Larry was a masterful head coach and he urged me to become one. To understand what he meant, you need to know that few things delighted Larry as much as a unique definition, a paradox or a well-turned phrase. What Larry was urging me to do was to master the art of coaching people’s brains to perform better, hence head coach. Larry said leaders must be able to coach people’s heads.

Larry liked to say, “If I think the things I’ve always thought, I’ll do the things I’ve always done and get the results I’ve always got.” In honor of Larry’s memory (he passed away a few years ago, at the age of 83), I’d like to share some head coaching skills.

When Larry needed to have a difficult conversation, he started from the premise that we are all FHBs (fallible human beings) who graduated from MSU (make stuff up). The stuff we make up isn’t always true and it causes us to make mistakes. A good head coach will help people create the thoughts, conversations and actions that help them be more successful.

Here’s an example: Joe is a recent hire. He’s 26 years old. He’s smart and articulate, but his approach to work is a concern to Joe’s boss Linda. Almost immediately aft er being hired, Joe started sliding into work late. He also would leave early to meet friends. His work product was generally good, but sometimes deadlines would slip and Joe showed no concern. Yesterday Joe was 15 minutes late to a 1 p.m. company meeting. Joe is also an UBER driver and had taken a fare over his lunch hour that took a little longer than expected. Catching him alone, Linda spoke up.

Linda: Hey Joe, have you got a minute to talk?

Joe: Sure, what’s up?

Linda: I need to talk about something I’m feeling uncomfortable bringing up and I think you’ll be uncomfortable hearing.

Joe’s heart starts racing. His face feels warm and his palms are starting to sweat. His breathing becomes shallow and carbon dioxide is building up in his blood, raising his anxiety.

Linda: The only reason I’m bringing it up, is because I want you to be successful here. I want our team to have a reputation for being capable, dependable, and professional, and I want you to be a trusted member of our team.

Joe’s heart rate is coming back down. He’s prepared to hear something very important.

Joe: What is it?

Linda: I’ve noticed there are times when you are unavailable to us. I’ve seen you come in late and leave early, even if your work isn’t done. I’ve noticed you’ve been missing deadlines without explanation and today you were 15 minutes late for a meeting where our team was presenting our recommendations to the rest of the company.

Joe: I know, but I wasn’t scheduled to do the presentation and lots of people set their own schedule here.

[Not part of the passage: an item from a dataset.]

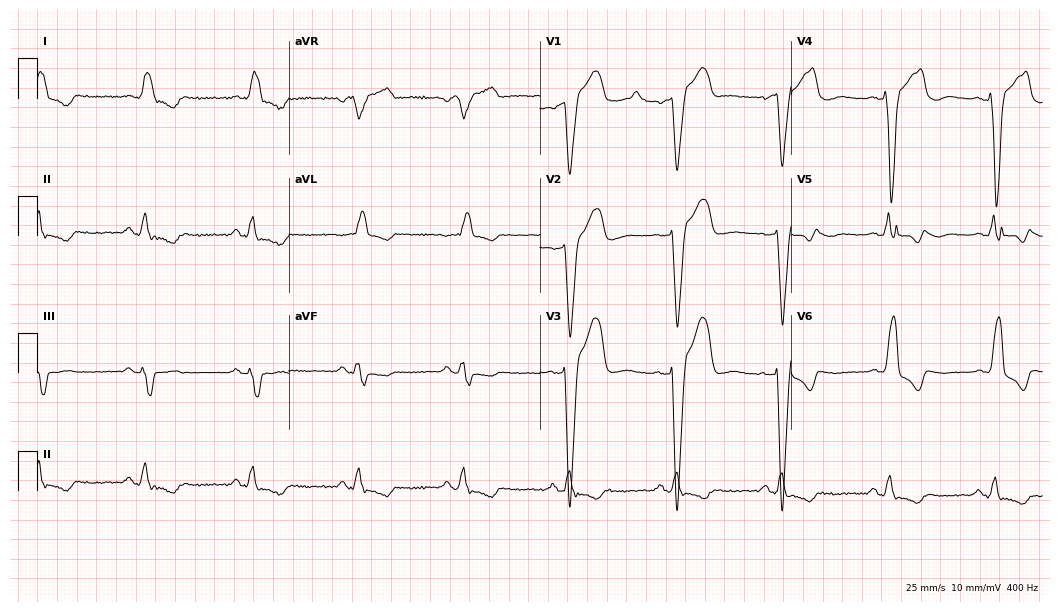
Electrocardiogram (10.2-second recording at 400 Hz), a male, 60 years old. Interpretation includes left bundle branch block.

Knowing a deflection technique when she sees one, Linda doesn’t allow Joe to be irresponsible and she does the unthinkable, she agrees with him which leaves him without an argument.

Linda: I agree with you, we enjoy a lot of freedom here. And still, the impact of prioritizing that freedom over your responsibilities causes people to make things up. I find myself giving the more important projects to team members I know I can depend on. I start to think you aren’t interested in your job. At today’s meeting, I felt embarrassed when I was asked why you weren’t there and I had to say I didn’t know.

Joe: Didn’t you get my text that I was running late?

Linda: I understand you felt your text was sufficient. Nevertheless, the expectation was that you would be here for the team and I felt let down.

Joe: OK.

Linda: I have a request, unless there are other reasons we need to discuss, I need you at your desk and working on time, every day. If you need help completing a project on time I need you to speak up. I need you to be a professional in every way.

Joe: I thought I was doing a good job.

Linda: I realize you were doing your best given your understanding of my expectations. That’s why we are clarifying those expectations today. Is there anything you need from me to help you meet these expectations?

Joe: No, not really, but if its OK can we meet more often to discuss the projects I’m working on? Sometimes I get stuck and I feel stupid asking for help.

Linda: Absolutely, let’s review what’s working and what’s not working once a week. When would you like to meet?

Joe: How about Tuesdays at 10 a.m.?

Linda: Perfect, I’ll put it in my calendar.

People do things consistent with the thoughts and feelings they experience. A great head coach can make all the difference. Happy coaching!